Saturday, September 4, 2010

Final Project

I Introduction:

Why is it important for health and wellness professionals to develop psychologically, spiritually and physically? What areas do you need to develop to achieve the goals you have for yourself?

A person who is not well themselves, cannot teach someone else how to be well. Just as if a math teacher doesn't know how to practice addition, they cannot teach that skill to a student. Part of effective teaching is experience. For someone to have 'been there and done that' helps the teacher and student communicate with a better understanding of each other. It almost seems hypocritical for someone to teach and preach about well-being...eating right, exercising, meditating, communicating...when they don't even practice those exercises for themselves. It also seems that the ideas a professional discusses might not be effective if the professional has depression issues or no stress management, etc.

I need to develop my spiritual and psychological areas of well-being. My 'score' in those areas are not very low but there is always room for improvement. I have always felt strong psychologically but I do have some anxiety issues and since the birth of my child and just realizing that I am adult with many responsibilities, I have has some issues with stress management. I'm not very spiritual because I feel a little 'cheesy' when I think about it too much...like its more fantasy than anything but I also have a side of me that is more in tune with spiritual oneness.

II Assessment:

How have you assessed your health in each domain? How do you score your wellness spiritually, physically, and psychologically?

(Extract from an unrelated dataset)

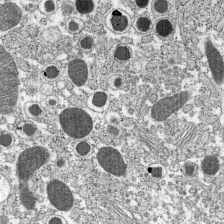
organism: C57BL Mouse
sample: Pancreatic islet

I have assessed my health in each domain in previous exercises in class and on a scale from 1 – 10, I rate my spiritual health a 5, my physical health an 8, and my psychological health a 6. My spiritual health is where there could be some improvement but I'm not completely convinced that I actually need it. I just not sure that being spiritual is part of well-being even though there is research proving that people benefit from it. I feel connected with love and nature and some religion but I'm still learning what it is to be a 'spiritual' person.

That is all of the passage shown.